If you watched the memorial today for the 400,000 Americans killed by Covid-19, symbolized by two long columns of light, you must have cried like I did. All the people on MSNBC cried too, either sniffling or sobbing, all grateful for this impetus to pour out their grief after holding back for so long. For four whole years, actually.

I thought about Joe Biden’s son, about my son, about Jamie Raskin’s son, Melissa Ethridge’s son, Stephanie Seymour’s son, Stella Tennant’s children, all the unknown families who wonder how they will go on.

The only ray of light is the knowledge that Trump will be back in Florida, unable to torture us the way he likes to.

I blew my nose and went for a walk, the wind howling in San Pedro like the tornado in Wizard of Oz. I thought about the columns of light, how they represented the light each person had brought to the world. In my head, I assured Max, “You are always here with me.” I looked down and there was a great big shell lying in my path. I wondered if I was allowed to take the shell home, and realized, Duh, it’s there for me!

I hope everyone gets a chance to cry today. You might not get a big shell, but a good cry can be cathartic.

I hope tomorrow goes well, but if it doesn’t, I’ve just learned the Jews have an afterlife, and you can’t believe how fucking spectacular it is! As a devout atheist, I know next to nothing about religions except how stupid most of them are. I thought the one cool thing about Judaism was the absence of Heaven, or a Judgement Day. Wrong as usual! Here’s a detailed description of Jewish heaven, long but worth it I think. After you read it, you’ll probably want to convert. L’chaim!

~

Rabbinic literature includes many legends about the World to Come and the two Gardens of Eden. These include:

The world to come is called Paradise, and it is said to have a double gate made of carbuncle that is guarded by 600,000 shining angels. Seven clouds of glory overshadow Paradise, and under them, in the center of Paradise, stands the tree of life. The tree of life overshadows Paradise too, and it has fifteen thousand different tastes and aromas that winds blow all across Paradise.

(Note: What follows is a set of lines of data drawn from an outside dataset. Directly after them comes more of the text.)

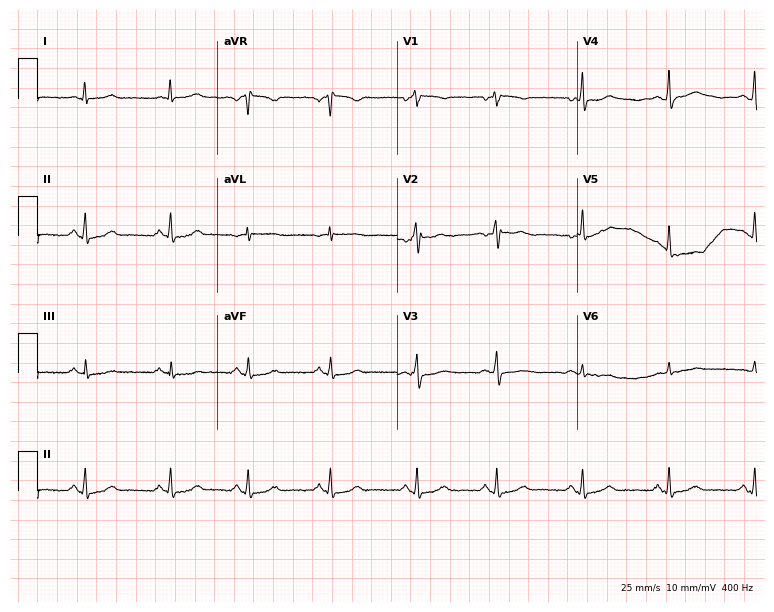
Resting 12-lead electrocardiogram (7.3-second recording at 400 Hz). Patient: a woman, 32 years old. None of these six findings is recorded: first-degree AV block, right bundle branch block, left bundle branch block, sinus bradycardia, atrial fibrillation, sinus tachycardia. Only these six findings were labelled.
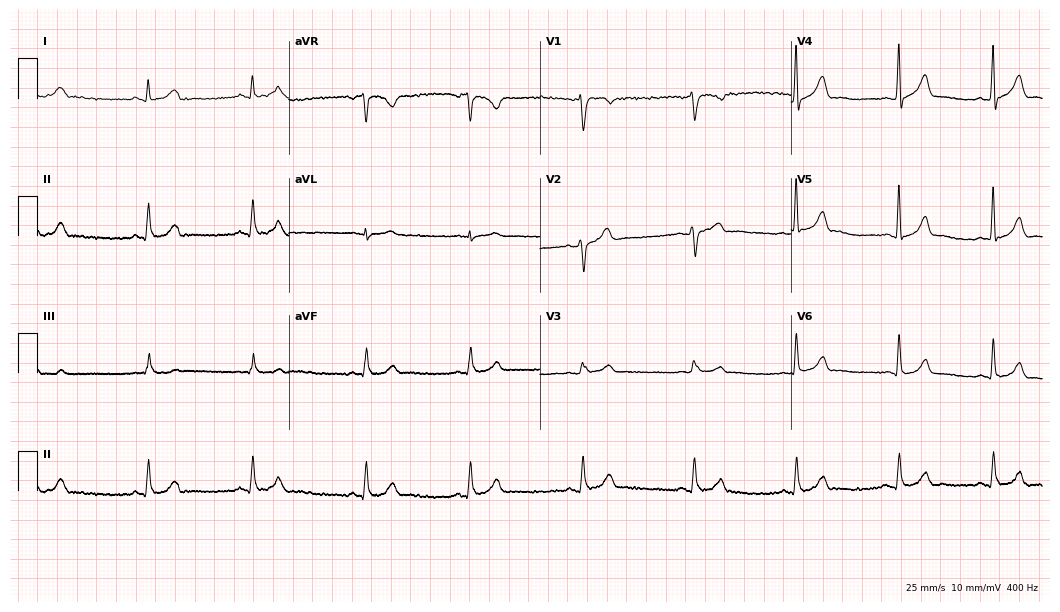
Resting 12-lead electrocardiogram (10.2-second recording at 400 Hz). Patient: a male, 46 years old. Read as a normal ECG.
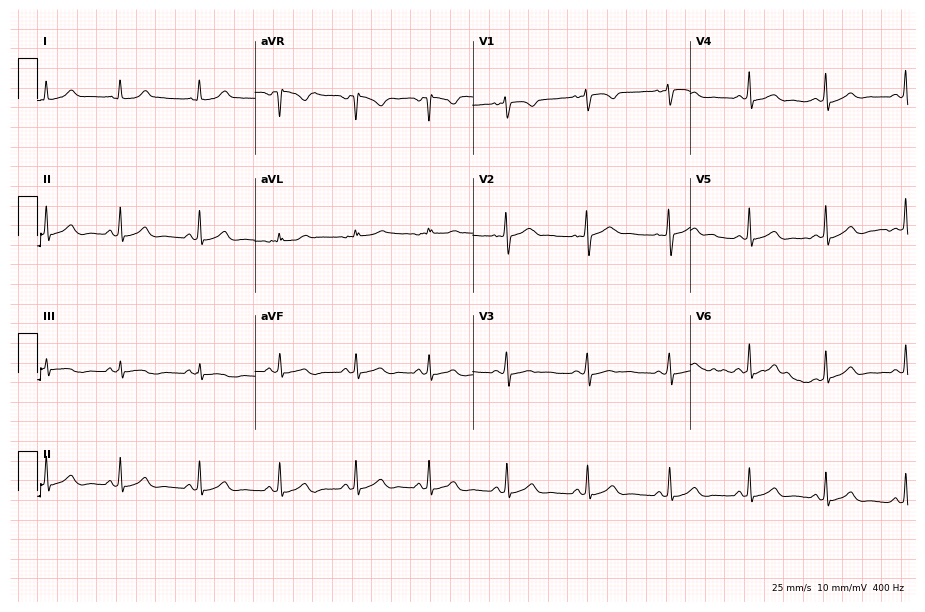
12-lead ECG from a female, 27 years old (8.9-second recording at 400 Hz). No first-degree AV block, right bundle branch block (RBBB), left bundle branch block (LBBB), sinus bradycardia, atrial fibrillation (AF) or sinus tachycardia recorded for this tracing.

Under the tree of life are many pairs of canopies, one of stars and the other of sun and moon, while a cloud of glory separates the two. In each pair of canopies sits a rabbinic scholar who explains the Torah. When one enters Paradise one is proffered by Michael (archangel) to God on the altar of the temple of the heavenly Jerusalem, whereupon one is transfigured into an angel (the ugliest person becomes as beautiful and shining as “the grains of a silver pomegranate upon which fall the rays of the sun”).

The angels that guard Paradise’s gate adorn one in seven clouds of glory, crown one with gems and pearls and gold, place eight myrtles in one’s hand, and praise one for being righteous while leading one to a garden of eight hundred roses and myrtles that is watered by many rivers. In the garden is one’s canopy, its beauty according to one’s merit, but each canopy has four rivers – milk, honey, wine, and balsam flowing out from it, and has a golden vine and thirty shining pearls hanging from it. Under each canopy is a table of gems and pearls attended to by sixty angels.

The light of Paradise is the light of the righteous people therein. Each day in Paradise one wakes up a child and goes to bed an elder to enjoy the pleasures of childhood, youth, adulthood, and old age. In each corner of Paradise is a forest of 800,000 trees, the least among the trees greater than the best herbs and spices, attended to by 800,000 sweetly singing angels.

Paradise is divided into seven paradises, each one 120,000 miles long and wide. Depending on one’s merit, one joins one of the paradises: the first is made of glass and cedar and is for converts to Judaism; the second is of silver and cedar and is for penitents; the third is of silver and gold, gems and pearls, and is for the patriarchs, Moses and Aaron, the Israelites that left Egypt and lived in the wilderness, and the kings of Israel; the fourth is of rubies and olive wood and is for the holy and steadfast in faith; the fifth is like the third, except a river flows through it and its bed was woven by Eve and angels, and it is for the Messiah and Elijah; and the sixth and seventh divisions are not described, except that they are respectively for those who died doing a pious act and for those who died from an illness in expiation for Israel’s sins.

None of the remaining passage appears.